Brain disorders are as diverse as they are devastating with few effective treatment options. The current challenge in diagnosing and treating neurological disorders is a lack in understanding regarding root causes leading to observed behavioral and biochemical alterations. Clinical and animal models provide substantial information but these models are complex with systemic and multicellular response to injury making mechanistic study difficult and vague. Fortunately, advances in our knowledge of in vitro cell culture and biomaterials have inspired the engineering of novel platforms for the study of physiologically relevant conditions leading to brain disorder. This work outlines the development of three in vitro models for the study of molecular mechanism leading to brain disorder due to aberration in static tissue mechanical properties, traumatic mechanical injury and methamphetamine abuse.

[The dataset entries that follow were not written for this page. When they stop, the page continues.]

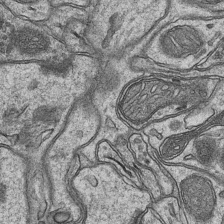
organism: Mouse
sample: CA1 Hippocampus
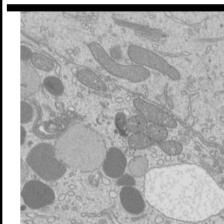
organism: Mouse
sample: Cilia; mouse epididymis
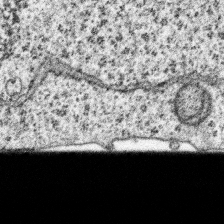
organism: Human
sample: HeLa cells
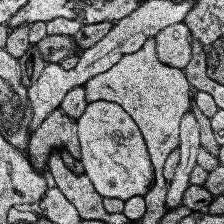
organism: Human
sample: Temporal Lobe
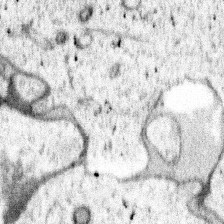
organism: Human
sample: HeLa cells
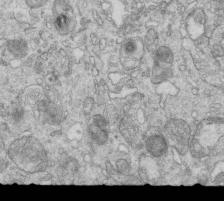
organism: Mouse
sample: Multiciliated cells
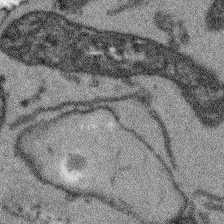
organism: Arabidopsis thaliana
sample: Root tip
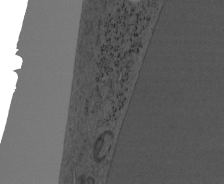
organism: Mouse
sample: OT-I killer T cells with ID8 ovarian cancer cells
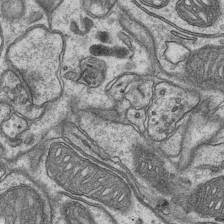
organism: Mouse
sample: CA1 Hippocampus
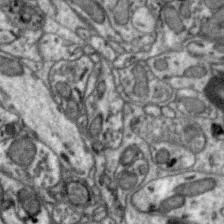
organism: Zebra finch
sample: Brain
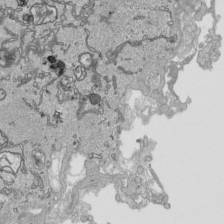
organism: Human
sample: Mitochondria in HCT116 cells
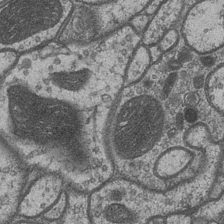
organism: Drosophila
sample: Optic medulla
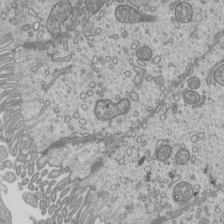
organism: Mouse
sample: Cilia; mouse epididymis
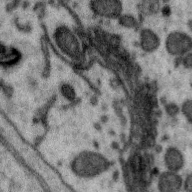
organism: Zebra finch
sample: Brain
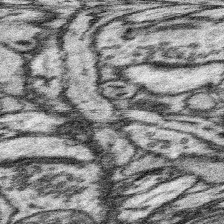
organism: Mouse
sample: Somatosensory cortex neuropil
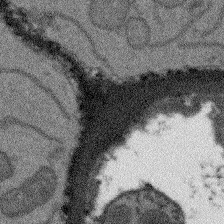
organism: Arabidopsis thaliana
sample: Root tip
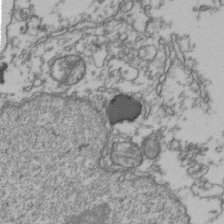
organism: Human
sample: Activated Jurkat CD4+ T cells
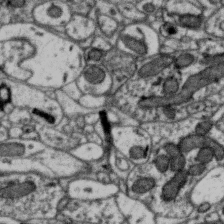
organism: Zebra finch
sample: Brain
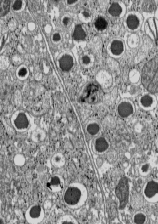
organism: C57BL Mouse
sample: Pancreatic islet
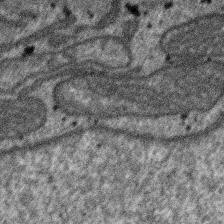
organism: Human
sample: Lung epithelial cells infected with SARS-CoV-2
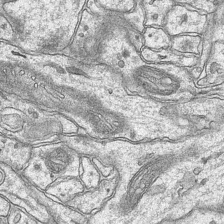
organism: Mouse
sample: CA1 Hippocampus
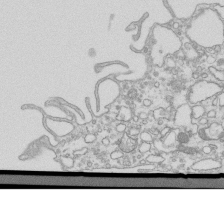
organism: Mouse
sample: Macrophages
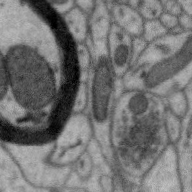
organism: Zebra finch
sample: Brain
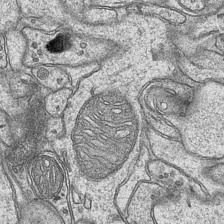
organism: Mouse
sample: CA1 Hippocampus
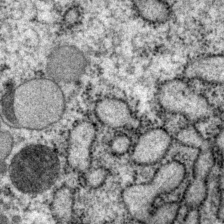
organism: P. pacificus
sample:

These in vitro platforms utilize astrocytes which are the most abundant glial cell in the brain. These cells perform a number of important roles for proper brain function including blood brain barrier manipulation, neurotransmitter recycling, and tissue repair. Due to the overall abundance of cells and diversity of cellular function, astrocytes have been identified as a potential target for therapeutic manipulation to improve disease and injury prognosis. Of particular interest is the astrogliotic phenotype which is observed in numerous disease and injury pathologies to have both detrimental and healing characteristics. This work establishes and utilizes in vitro platforms for the understanding of cellular processes induced by static mechanical properties, dynamic mechanical damage and methamphetamine for greater understanding of astrocytes’ role in disorder progression and potential for therapeutic manipulation.